Nu sent images of a few of the best, attached to a message she sent to Brand: “Perrin’s legacy. She was right, many fossil prints here.” Knowing that Brand, the goodhearted dispatcher, would broadcast the news to the entire colony.
Let the Corporation ship her home now. At least Perrin’s spirit could be happy and not wander in the dark anymore. Nu would not be weighted by a failure of responsibility for her.
Hunger had caught up to her, but she wasn’t even going to think about what must have happened to her kite in this slide. Supper might be buried under a thousand kilotons of rock. She would have to request help and a rescue, neither of which would add to her professional reputation right now.
Instead, she leaned on one huge slab, a freshly broken piece of the outer skin of Mars, gazing at the cliffside.
The ritual began automatically. What do you see?
A fish. She spied her find from yesterday, the big almost-fish fossil print over there near the bottom of the cliff. Nu climbed and scrambled patiently forward over human-sized chunks of fallen debris, wanting to look closely at it again.

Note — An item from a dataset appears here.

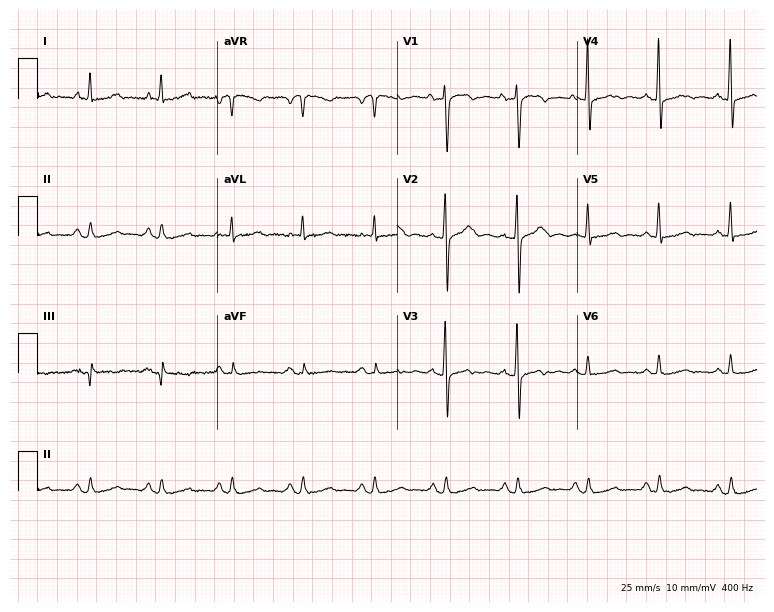
Electrocardiogram (7.3-second recording at 400 Hz), a 72-year-old female. Of the six screened findings (first-degree AV block, right bundle branch block, left bundle branch block, sinus bradycardia, atrial fibrillation, sinus tachycardia), none is recorded. Other findings, if any, are not listed.

Today it appeared more like a fish than it had yesterday. Maybe because today its ancient scales looked shiny.
What do you see?
Abruptly she saw what was before her: the rock around the fish was stained with seeping liquid, and the ground below it too was turning from desperately dry dust to wet stuff. Martian mud? The liquid trickled past her downhill in a long stylus-thin stream that lost itself in the rockpile of the ravine.
Impossible. Not frozen, steaming a little in the frigid air: it must be thermal. She sank to her knees, awed, watching the tiny streamlet closely. Seeing it clear gradually and widen.
Seeing in it future fish swimming, future plants growing, riches that would not be carried off, but stay here and bring life back to this place. Impossible and possible had just met.
After a while she thought to thank Perrin and the gods of her childhood.
Finally, she sent a new message to Brand:
“Inform British Science Three and Corporation that Perrin and I have discovered an underground source of water, now visible as a spring at this location and timestamp, images attached.”